Last month, the WHATWG (Web Hypertext Application Technology Working Group) announced the ‘last call’ for changes to the specification for the next evolution of HTML, HTML 5.

I’ve been watching the development of the new specification with interest because it could result in a much more usable markup language for web developers. The best bit about the new specification is that instead of just trying to patch up flaws in its predecessors, the specification is keeping the good bits and ditching the old bits nobody cares about whilst formalising the concept of web application frameworks using established APIs (as opposed to vendor specific).

The problem with plugins

Although CSS support has gradually become more uniform across browsers, creating designs that break away from the rectangular box mould is challenging – surprising when you consider the maturity of the Internet technologies that drive the sites we all use.

Most of the more-interesting parts of the Internet are dependant upon the client browser using plugin technologies to achieve a greater degree of user engagement. Vendors have made the client plugins free to download and install but that doesn’t change the fact that propriertary technologies are required to achieve what isn’t specified within existing markup standards. Of course, though the vendors of the more successful and pervasive plugins provide the client plugins for free, they charge a considerable amount for the authoring tools to create content for the plugins.

Farewell SGML

One of the first things that caught my attention about the new specification was the decoupling of HTML 5 from its root language; SGML. This makes sense when you consider that browsers don’t use an SGML parser to render web-pages. It’s only validators that do that – and even then, not all of them do.

HTML5 will (apparently) require that documents are served as either text/html or application/xml but not both. This does make sense when you consider how different the structure of a HTML document is when compared to a well-formed XML document. Either way, one think I won’t miss is the DOCTYPE line at the start of each web document.
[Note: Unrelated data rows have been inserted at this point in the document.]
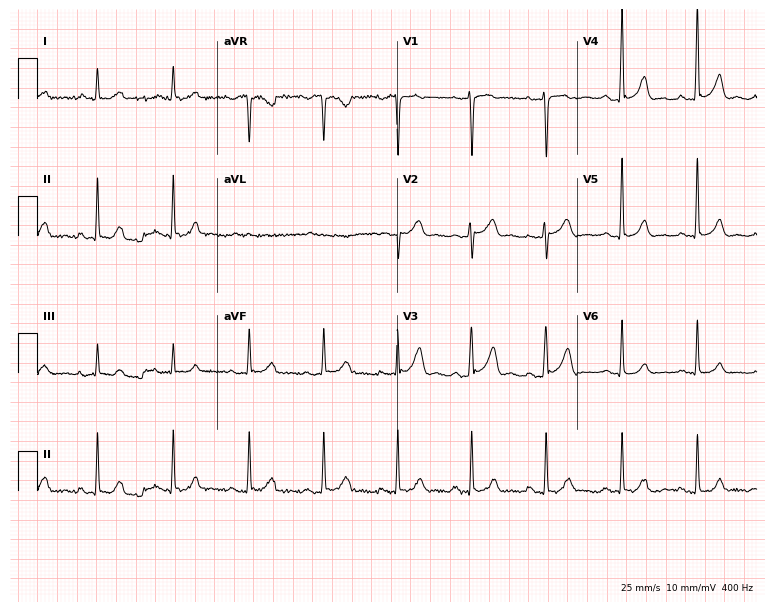
Standard 12-lead ECG recorded from a male, 64 years old (7.3-second recording at 400 Hz). None of these six findings is recorded: first-degree AV block, right bundle branch block, left bundle branch block, sinus bradycardia, atrial fibrillation, sinus tachycardia. Other findings, if any, are not listed.
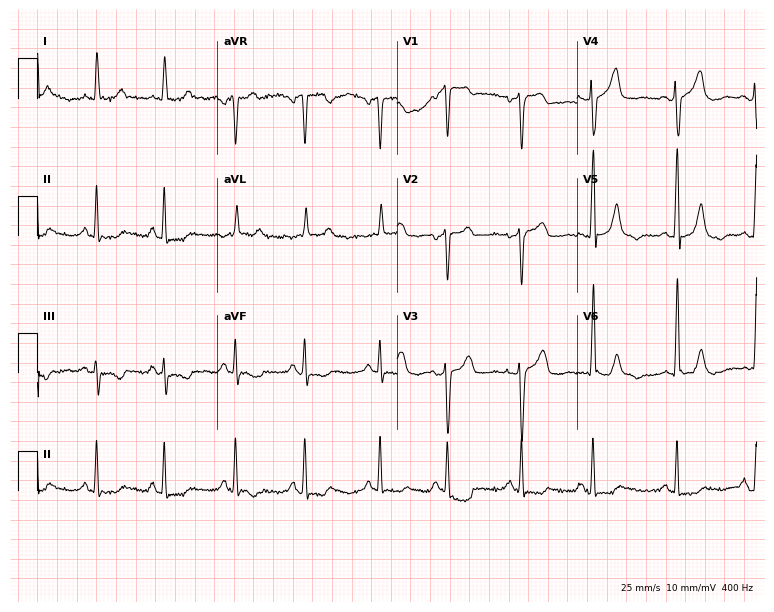
12-lead ECG from a 74-year-old female. No first-degree AV block, right bundle branch block, left bundle branch block, sinus bradycardia, atrial fibrillation or sinus tachycardia recorded for this tracing. Other findings, if any, are not listed.
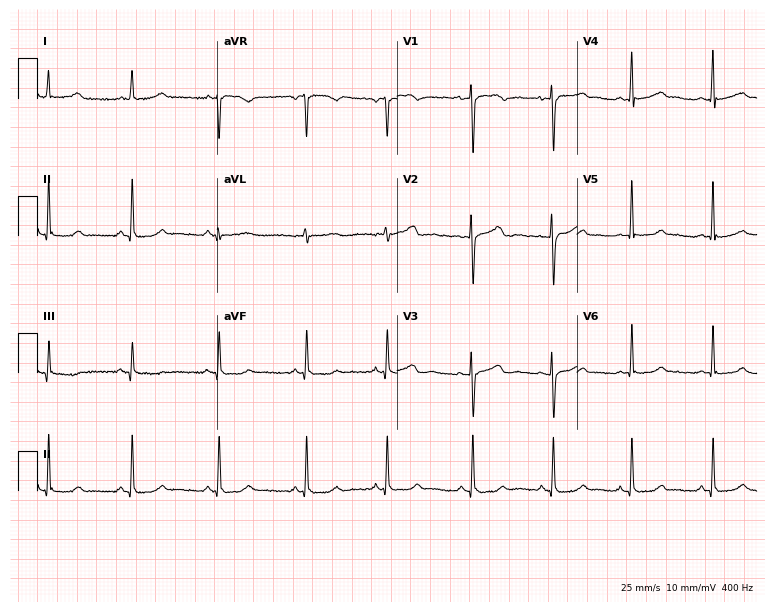
Electrocardiogram (7.3-second recording at 400 Hz), a 37-year-old female. Overall reading on record: normal ECG.

The text/html model will be preferable to many, especially seeing that it doen’t force the strict well-formedness rules of XHTML 1.0 upon the structure.

Javascript

Many websites use Javascript to dynamically generate web-content. HTML 5 introduces some stricter rules as to how this should function. Two that particularly caught my eye were:

  • If Javascript generates HTML content that includes elements, the closing tags for those elements must be escaped. This is because the data for the element starts immediately after the opening tag and ends at the first closing tag that is encountered. I’ve tried to show this in the code below – the closing tag for the bold element has been escaped so that the closing tag for the script element is processed first.

<script type=”text/javascript”>

document.write(”<b>This is bold text<\/b>”);

</script>

  • When writing event code for HTML elements, figuring out how to nest quotes within quotes was a nightmare. Now coders will be required to use HTML entity codes instead. This means that instead of this :

<input type=”button” onclick=”alert(’Hello World’);” />

it will be :

<input type=”button” onclick=”alert(&quot;Hello World&quot;);” />

Support for multi-lingual indexing

There will be support for linking translations of web-pages by using the link element and a language specifier – presumably this will enable the browser to display the page appropriate for the user rather than pages having to have specific anchor links to different pages.

Is that it?

This post barely even scrapes the surface of the new HTML 5 specification.

There are some very interesting multimedia extensions that will permit the embedding of video and sound within pages without additional plugins and the humble HTML tables will be receiving a fair amount of attention too.

The best part of the new specification is that some of it has already been implemented in newer browsers. Internet Explorer 8 and Firefox 3.5 have both introduced support for various parts of the new draft.

Whilst it might be fun to play with the shiny new toys, unless you know the majority of your site’s users are going to be using a supporting browser, HTML 5 probably isn’t ready for the masses yet.